El sirviente se inclinó respetuosamente y se retiró.
Gu Qingfeng miró en la dirección en que Jiang Qin había partido, su expresión volviéndose gradualmente indiferente.
—¡Oficina de Supresión del Mal!
—Parece que después de aniquilar a la Secta del Sol Verde, todavía habrá muchos problemas persistentes.
—No deseo invitar problemas, pero tampoco los temo.
Si otras sectas o familias realmente vienen a atacar, ¡entonces difícilmente pueden culparme!
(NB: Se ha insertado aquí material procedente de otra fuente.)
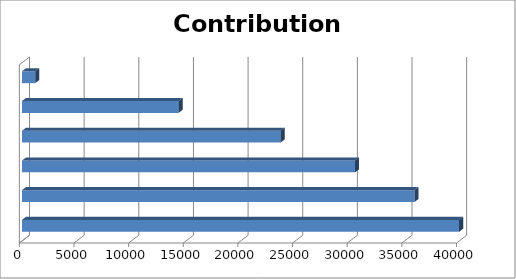
| Category | Contributions |
|---|---|
| 0 | 40000 |
| 1 | 35912 |
| 2 | 30478 |
| 3 | 23663 |
| 4 | 14332 |
| 5 | 1206 |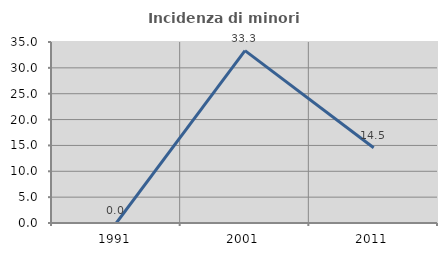
| Category | Incidenza di minori stranieri |
|---|---|
| 1991.0 | 0 |
| 2001.0 | 33.333 |
| 2011.0 | 14.545 |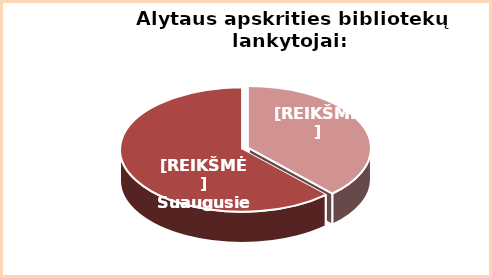
| Category | Series 0 |
|---|---|
| Vaikai | 0.38 |
| Suaugę | 0.62 |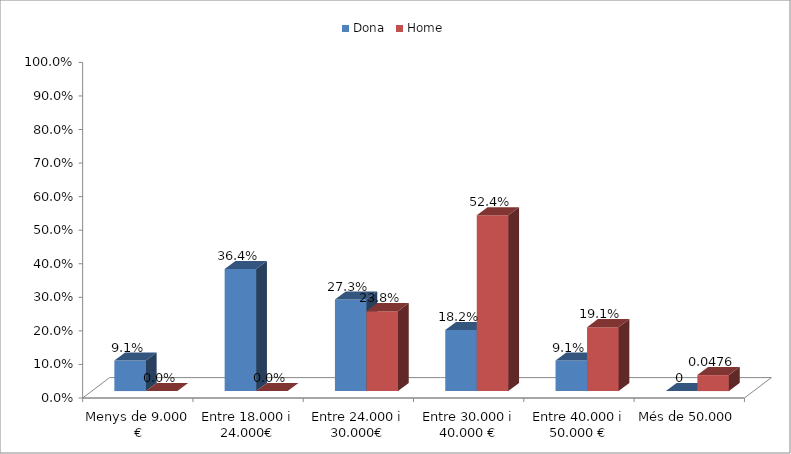
| Category | Dona | Home |
|---|---|---|
| Menys de 9.000 € | 0.091 | 0 |
| Entre 18.000 i 24.000€ | 0.364 | 0 |
| Entre 24.000 i 30.000€ | 0.273 | 0.238 |
| Entre 30.000 i 40.000 € | 0.182 | 0.524 |
| Entre 40.000 i 50.000 € | 0.091 | 0.19 |
| Més de 50.000 | 0 | 0.048 |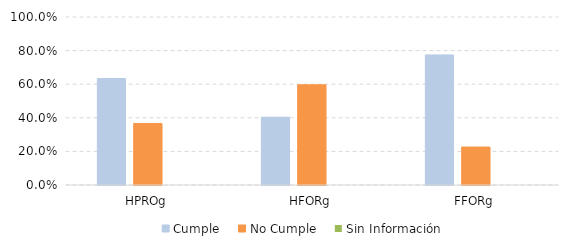
| Category | Cumple | No Cumple | Sin Información |
|---|---|---|---|
| HPROg | 0.634 | 0.366 | 0 |
| HFORg | 0.404 | 0.596 | 0 |
| FFORg | 0.774 | 0.226 | 0 |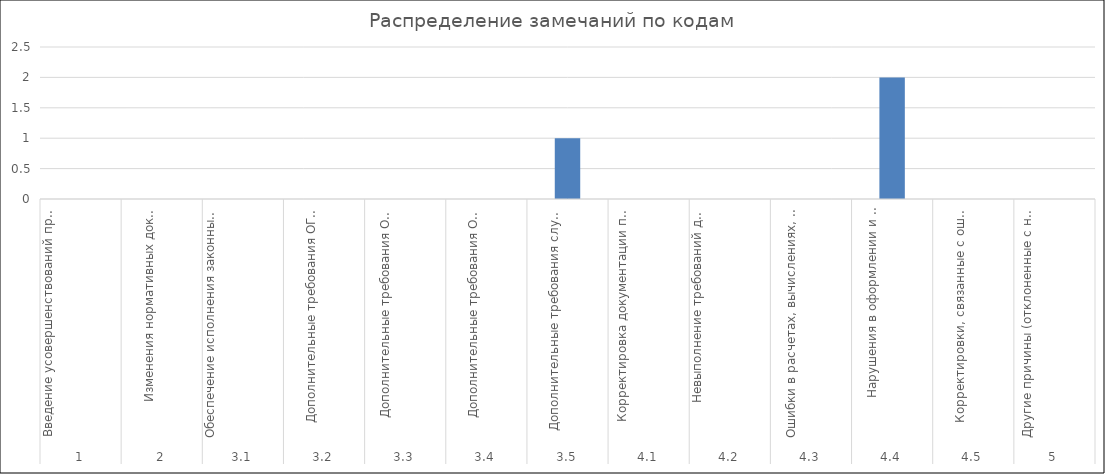
| Category | Series 0 |
|---|---|
| 0 | 0 |
| 1 | 0 |
| 2 | 0 |
| 3 | 0 |
| 4 | 0 |
| 5 | 0 |
| 6 | 1 |
| 7 | 0 |
| 8 | 0 |
| 9 | 0 |
| 10 | 2 |
| 11 | 0 |
| 12 | 0 |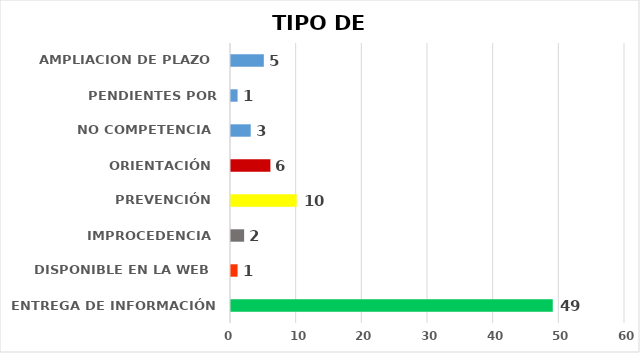
| Category | CANTIDAD DE RESPUESTAS |
|---|---|
| ENTREGA DE INFORMACIÓN | 49 |
| DISPONIBLE EN LA WEB | 1 |
| IMPROCEDENCIA | 2 |
| PREVENCIÓN | 10 |
| ORIENTACIÓN | 6 |
| NO COMPETENCIA | 3 |
| PENDIENTES POR CONTESTAR | 1 |
| AMPLIACION DE PLAZO | 5 |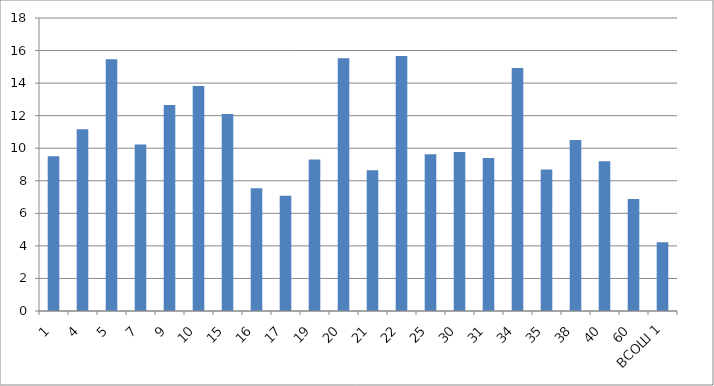
| Category | Series 0 |
|---|---|
| 1 | 9.5 |
| 4 | 11.167 |
| 5 | 15.467 |
| 7 | 10.222 |
| 9 | 12.652 |
| 10 | 13.83 |
| 15 | 12.108 |
| 16 | 7.536 |
| 17 | 7.083 |
| 19 | 9.308 |
| 20 | 15.524 |
| 21 | 8.64 |
| 22 | 15.667 |
| 25 | 9.636 |
| 30 | 9.773 |
| 31 | 9.4 |
| 34 | 14.926 |
| 35 | 8.696 |
| 38 | 10.5 |
| 40 | 9.196 |
| 60 | 6.875 |
| ВСОШ 1 | 4.222 |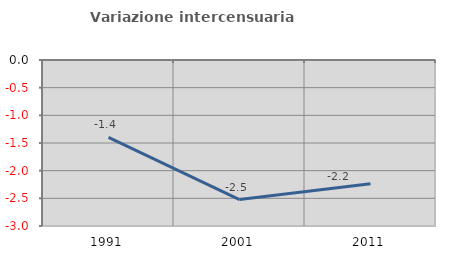
| Category | Variazione intercensuaria annua |
|---|---|
| 1991.0 | -1.4 |
| 2001.0 | -2.522 |
| 2011.0 | -2.238 |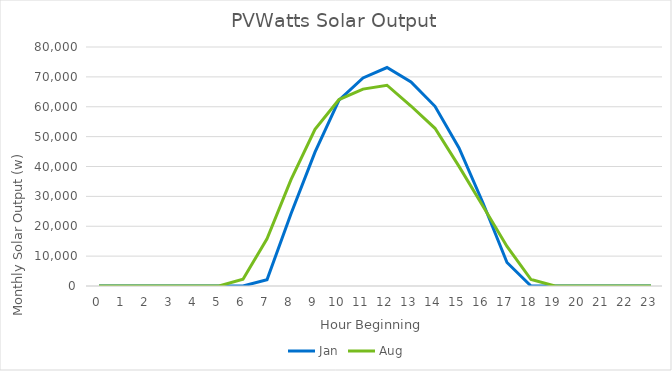
| Category | Jan | Aug |
|---|---|---|
| 0.0 | 0 | 0 |
| 1.0 | 0 | 0 |
| 2.0 | 0 | 0 |
| 3.0 | 0 | 0 |
| 4.0 | 0 | 0 |
| 5.0 | 0 | 0 |
| 6.0 | 0 | 2294.257 |
| 7.0 | 2109.65 | 15768.722 |
| 8.0 | 24180.525 | 35610.673 |
| 9.0 | 44795.505 | 52434.733 |
| 10.0 | 62195.498 | 62413.839 |
| 11.0 | 69628.904 | 65915.58 |
| 12.0 | 73121.135 | 67205.479 |
| 13.0 | 68274.703 | 60253.327 |
| 14.0 | 60146.228 | 52789.666 |
| 15.0 | 46187.509 | 40046.74 |
| 16.0 | 27786.509 | 26712.368 |
| 17.0 | 7875.451 | 13224.242 |
| 18.0 | 0 | 2173.365 |
| 19.0 | 0 | 0 |
| 20.0 | 0 | 0 |
| 21.0 | 0 | 0 |
| 22.0 | 0 | 0 |
| 23.0 | 0 | 0 |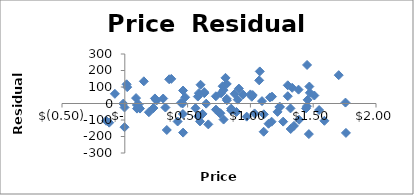
| Category | Series 0 |
|---|---|
| 1.0 | 55.105 |
| 1.07475 | 194.395 |
| 1.3210000000000002 | -154.579 |
| 1.5470000000000002 | -39.675 |
| 1.38325 | 83.977 |
| 1.1720000000000002 | 41.561 |
| 1.3870000000000002 | -98.526 |
| 1.2302500000000003 | -21.192 |
| 1.1067500000000003 | -65.416 |
| 1.23625 | -20.591 |
| 1.4735000000000003 | 64.778 |
| 1.4432500000000004 | -29.43 |
| 1.2977500000000004 | 44.289 |
| 1.2160000000000004 | -50.67 |
| 1.4510000000000005 | 233.565 |
| 1.2972500000000005 | 110.369 |
| 1.2607500000000005 | -109.848 |
| 1.3325 | 95.19 |
| 1.1442500000000004 | -122.677 |
| 1.3192500000000005 | -29.747 |
| 1.1057500000000005 | -171.073 |
| 0.9705000000000005 | -79.726 |
| 1.16875 | -110.271 |
| 0.9417500000000004 | 54.315 |
| 1.0925 | 14.426 |
| 0.8992500000000004 | 23.229 |
| 0.7855000000000004 | 80.87 |
| 0.7615000000000004 | -59.048 |
| 0.665 | -126.587 |
| 0.8117500000000004 | 118.469 |
| 0.875 | 58.811 |
| 0.7790000000000005 | 104.686 |
| 0.6030000000000004 | 113.575 |
| 0.4642500000000004 | -176.455 |
| 0.46375 | 78.644 |
| 0.59875 | -108.453 |
| 0.5842500000000004 | -77.578 |
| 0.8127500000000004 | 19.421 |
| 0.8120000000000004 | 28.225 |
| 0.725 | 43.808 |
| 0.48075000000000045 | 37.723 |
| 0.7255000000000005 | -37.036 |
| 0.8477500000000004 | -41.627 |
| 0.7545000000000004 | -58.211 |
| 0.5815000000000003 | 41.957 |
| 0.6325 | 69.218 |
| 0.8472500000000004 | -30.872 |
| 1.0110000000000003 | 40.828 |
| 0.88875 | -51.315 |
| 1.0185000000000004 | 51.317 |
| 1.0332500000000004 | -60.248 |
| 0.7865000000000004 | -97.284 |
| 0.5897500000000004 | 62.776 |
| 0.46050000000000046 | 0.099 |
| 0.30575000000000047 | 30.112 |
| 0.11 | -5.355 |
| 0.23975000000000046 | 30.671 |
| 0.09725000000000047 | -31 |
| 0.2527500000000005 | 17.972 |
| 0.09625000000000047 | -8.813 |
| 0.08975000000000047 | 32.876 |
| -0.00224999999999953 | -24.026 |
| -0.07899999999999953 | 58.675 |
| 0.12125 | -30.706 |
| -0.012249999999999525 | -0.69 |
| 0.22800000000000048 | -27.746 |
| 0.4475 | 3.983 |
| 0.32350000000000045 | -24.245 |
| 0.19175000000000045 | -52.932 |
| -0.002249999999999558 | -143.573 |
| -0.12424999999999956 | -116.131 |
| 0.014500000000000457 | 116.337 |
| -0.14824999999999955 | -104.78 |
| 0.01925000000000046 | 99.324 |
| 0.15150000000000047 | 134.425 |
| 0.37025000000000047 | 149.334 |
| 0.4205000000000005 | -109.06 |
| 0.3342500000000005 | -160.566 |
| 0.4627500000000005 | -63.546 |
| 0.3535000000000005 | 146.773 |
| 0.5630000000000005 | -28.706 |
| 0.6192500000000005 | -63.325 |
| 0.8017500000000005 | 155.554 |
| 0.6480000000000006 | -1.04 |
| 0.7660000000000006 | 62.12 |
| 0.6330000000000006 | 62.462 |
| 0.8497500000000006 | -39.324 |
| 0.9082500000000006 | 90.447 |
| 1.07 | 140.318 |
| 1.1557500000000005 | 36.84 |
| 1.3467500000000006 | -135.789 |
| 1.4655000000000005 | -185.418 |
| 1.4555000000000005 | 22.14 |
| 1.45 | -16.307 |
| 1.4692500000000004 | 102.799 |
| 1.7032500000000004 | 171.75 |
| 1.7570000000000003 | 5.54 |
| 1.5090000000000003 | 48.332 |
| 1.7605000000000004 | -178.292 |
| 1.5892500000000003 | -104.901 |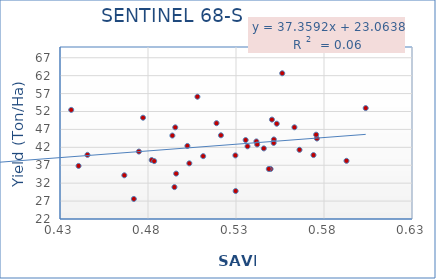
| Category | Series 0 |
|---|---|
| 0.551515 | 44.193 |
| 0.553153 | 48.59 |
| 0.521448 | 45.357 |
| 0.575982 | 44.457 |
| 0.445593 | 39.897 |
| 0.495479 | 47.577 |
| 0.482104 | 38.457 |
| 0.511347 | 39.537 |
| 0.575538 | 45.533 |
| 0.471959 | 27.6 |
| 0.474816 | 40.82 |
| 0.563203 | 47.593 |
| 0.535491 | 44.033 |
| 0.495027 | 30.9 |
| 0.549657 | 36.813 |
| 0.541585 | 35.96 |
| 0.551413 | 43.65 |
| 0.542028 | 43.227 |
| 0.550424 | 42.803 |
| 0.592783 | 49.743 |
| 0.518931 | 38.233 |
| 0.566082 | 48.74 |
| 0.493846 | 41.3 |
| 0.466556 | 45.283 |
| 0.503485 | 34.2 |
| 0.529801 | 40.053 |
| 0.495994 | 37.533 |
| 0.477182 | 29.81 |
| 0.483512 | 34.667 |
| 0.556264 | 50.267 |
| 0.502379 | 38.16 |
| 0.529645 | 39.84 |
| 0.548628 | 62.667 |
| 0.508084 | 42.387 |
| 0.536539 | 39.747 |
| 0.436363 | 35.967 |
| 0.603698 | 56.123 |
| 0.545803 | 42.28 |
| 0.557738 | 52.45 |
| 0.611741 | 52.953 |
| 0.515675 | 41.7 |

¡La ira de un hombre común!
¡Salpicaduras de sangre a cinco pasos!
Gu Qingfeng haría entender a esas personas que incluso con un artista marcial no se podía jugar a su antojo.
Había llegado a este punto no arrastrándose ni haciendo reverencias.
El propósito de la visita de Jiang Qin era convencerlo de unirse a la Oficina de Supresión del Mal, pero en realidad, era convertirlo en un perro faldero para la oficina.
La llamada obediencia era naturalmente poner a la Oficina de Supresión del Mal en primer lugar.
Para realmente unirse a la Oficina de Supresión del Mal, su vida podría no ser suya para controlar.
Por lo tanto, desde el principio, Gu Qingfeng no tenía intención de unirse a la Oficina de Supresión del Mal.
Recordando la reciente conversación, un destello de frialdad brilló en los ojos de Gu Qingfeng.
—¡Para decirlo claramente!
—¡Todo es cuestión de fuerza!
—¡Si yo fuera un Maestro, o incluso un Gran Gran Maestro, o hubiera entrado en un nivel aún más alto que el de un Gran Gran Maestro, incluso como un simple artista marcial, quién se atrevería a menospreciarme…
Después de eso, Gu Qingfeng calmó sus pensamientos internos.
No necesitaba pensar demasiado en este momento.
Enfrentar a los soldados con un general, y detener la inundación con tierra.
En este momento, todavía necesitaba centrarse en aumentar su propia fuerza.
Sin embargo, para ser cauteloso, Gu Qingfeng llamó a Gu Peng y le instruyó que dirigiera a los discípulos del Salón Exterior para vigilar de cerca los alrededores de la Mansión de la Familia Gu, permaneciendo alerta ante cualquier acontecimiento repentino.
Además, necesitaba vigilar de cerca los movimientos del Mundo Marcial.
De esta manera, incluso si hubiera problemas, Gu Qingfeng podría responder a la primera oportunidad.